И Караулов вышел на эту овацию — радостный, потрясенный и торжествующий, как человек, открыто высказавший наконец толпе свои затаенные чувства… За кулисами его встретил антрепренер и заключил в свои благодарные объятия… Около антрепренера суетилась со своими излияниями комическая старуха и какой-то малыш в дубленом тулупчике и с отмороженными щеками, робко лепетавший: «Барин… а барин? Я оттеле прислан!» Но неумолкавшие аплодисменты заглушили этот детский лепет, и Караулов поспешил выйти на сцену вторично… Он находился теперь как в чаду, и когда, низко откланявшись рукоплескавшей толпе, он стал спускаться вниз в уборную, то должен был схватиться за кулису, чтоб не упасть… Тут его опять нагнал замороженный малыш в дубленом тулупчике и настойчиво уцепился sa полы его генеральского мундира.

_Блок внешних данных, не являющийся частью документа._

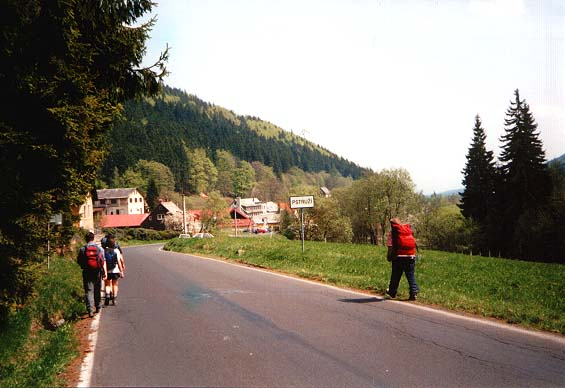 Horní konec osady Pstruží (část obce Merklín, okres Karlovy Vary) ve směru od Perninku

— Чего тебе? — огрызнулся Караулов, тщеславно предчувствовавший свой третий вызов…
— Авдотья Илышишна помирают!.. Так маменька наказали, как ежели ослобонитесь — чтобы сичас прийтить!!

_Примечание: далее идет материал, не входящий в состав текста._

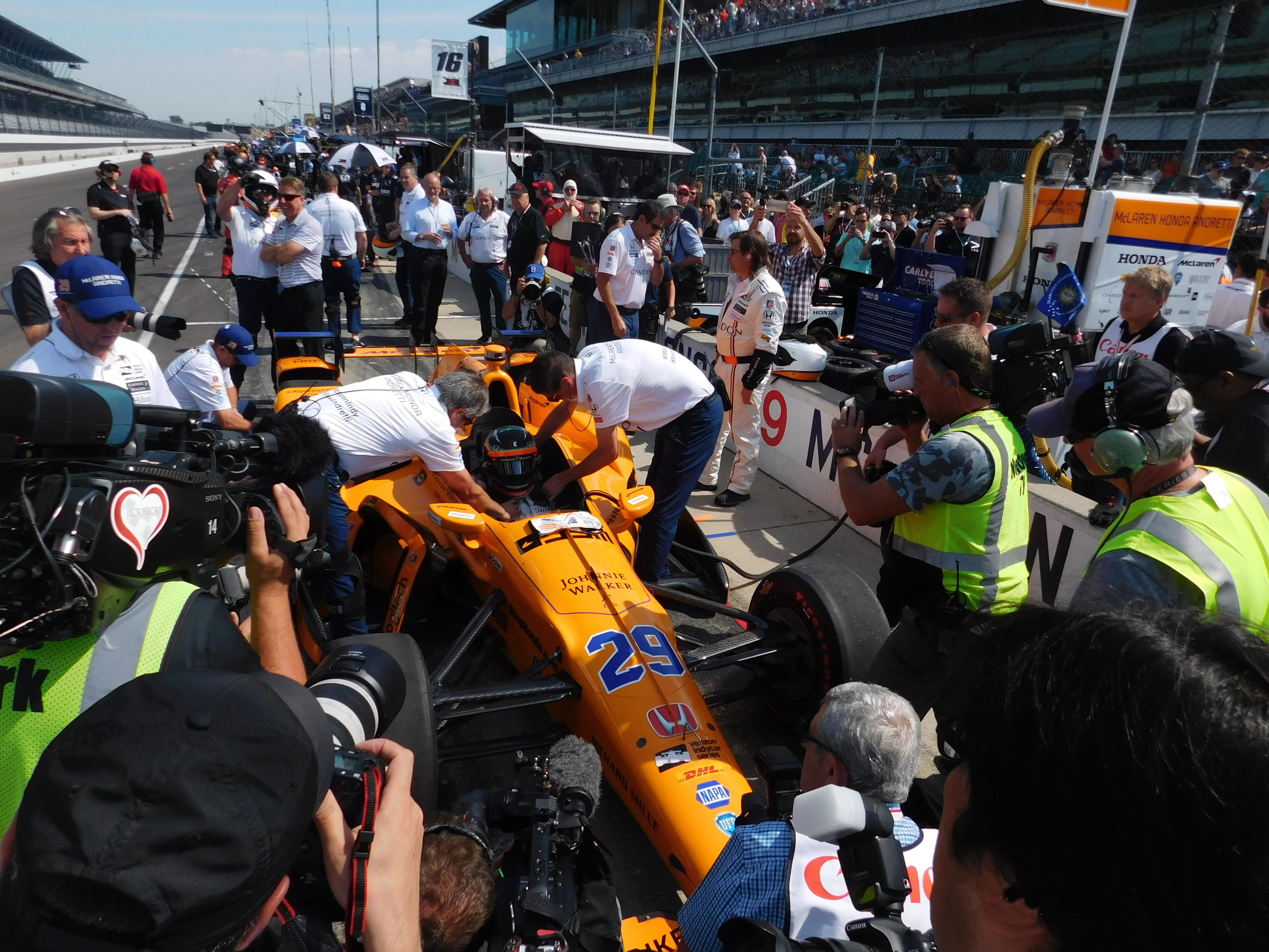 fernando alonso carb day

Караулов так и закаменел на месте…
Но окаменение это продолжалось всего несколько секунд… Как полоумный, кинулся он в уборную, схватил пальто, шапку, свой вязаный шарф и, как был — в мундире французского генерала и пудреном парике — кинулся к выходу, через театральный коридор, забыв все на свете: и свой полубалаганный вид, и свой неслыханный успех, и то, что ему осталось доиграть целый акт, самый эффектный из всей пьесы.
— Караулова! Караулова! — гулко доносилось до его ушей, в то время как он пробирался с своим замороженным посланцем по полутемному коридору к театральному подъезду…
Опасения, впрочем, были преувеличены. Авдотья Ильинишна, благодаря заботам врача, была спасена и начала очень быстро поправляться. Но бедный Диодор Караулов!.. Попавший прямо с жару в своем наполеоновском мундире на двадцатиградусный мороз, он простудился, и простудился настолько жестоко, что уже всякие заботы врача, вылечившего сестру, оказались излишними, и осталась на долю старухи матери лишь одна забота — похоронить злополучного Дорю возможно лучше и благолепнее. Нечего делать — пришлось расстаться, наконец, с нежно лелеянной «Шведской принцессой», которая оказалась на поверку ничего не стоящей особой и оцененной за сорок рублей лишь благодаря старинной резной раме.